4. BEAD doesn’t address affordability
One in three Americans without broadband say cost is the reason they’re not online. Yet BEAD does not meaningfully address pricing, affordability, or competition — some of the biggest barriers to adoption. Networks people can’t afford don’t close the divide. To break the affordability barrier, sustainable solutions are needed to drive down the costs of service.
5. Digital adoption funding has been decimated
Connectivity isn’t just about cables. Families need affordable service, devices, and digital skills. But the Affordable Connectivity Program has expired, Digital Equity Act funding has been cancelled, and BEAD’s non-deployment funds are increasingly in doubt. BEAD was designed to work with these complementary programs. Without funding for adoption initiatives, many new networks will sit underused and less economically viable.
6. Maintenance matters
BEAD is a one-time capital investment. But networks require ongoing maintenance, upgrades, and expansion. In the most rural and remote areas especially, sustained affordable capital will be needed to keep networks running and improving.

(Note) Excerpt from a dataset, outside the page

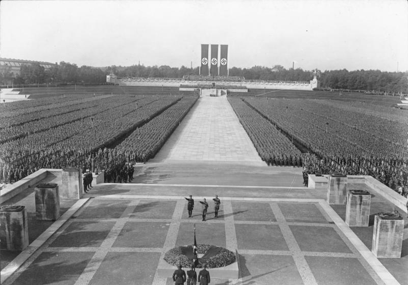 Der Reichsparteitag der N.S.D.A.P. in Nürnberg 1934. Der große Appell der S.A. und S.S. vor dem Führer in der Luitpold Arena in Nürnberg. Blick auf das riesige Feld der S.A. und S.S. während der Heldenehrung. Im Vordergrund der Führer und der Chef des Stabes der S.A. Lutze und Reichführer der S.S. Himmler bei der erhebenden Totenfeier. Ganz im Vordergrund die Blutfahne vom 9. November. Bild 16196.

7. Some projects will default
The Rural Digital Opportunity Fund saw over a third of projects default, leaving 2 million homes stranded. While BEAD was better designed than RDOF — putting states in the driving seat to award funds — rushed rule changes and pressure to cut grant sizes further will strain many projects. Add to that increases in material costs and tight labor demand as projects ramp up all at once, some experts are already calling BEAD “RDOF 2.0”. Where projects default, communities will need a new path forward.
8. Private equity isn’t incentivized to close the gaps
Private equity investors have been piling into subsidized broadband builds with short investment horizons and plans to sell within five to ten years. With an investment model demanding high returns, this will come with a wave of consolidation, higher prices, and poorer service in the long run.
At the same time, with reduced BEAD investment, many of the hardest-to-reach areas will no longer be attractive to these private investors. That means communities on the fringe being left out altogether unless they can access alternative forms of patient, affordable capital to build their own solutions.
BEAD sets a new baseline — but it’s only the beginning.
Everyone with a stake in universal connectivity — which is all of us — needs to face the reality that BEAD alone will not get the job done. What it does give us is a new foundation to build on to make sure every home, business, school, and library has the connectivity needed to thrive in the digital economy.
At Connect Humanity, we’re raising and deploying affordable capital to help fund community-rooted broadband networks in rural and low-income areas left behind by traditional markets. We’re developing new financing partnerships to support digital skills and adoption programs — because infrastructure only changes lives when people can afford and use it. By creating financing solutions to these twin challenges of connectivity and adoption, we aim to catalyze and sustain a new market for broadband that can close the digital divide — and keep it closed.
Internet for all grows the economy and provides opportunities for everyone. BEAD has laid the foundation. Now we must work together to cross the finish line.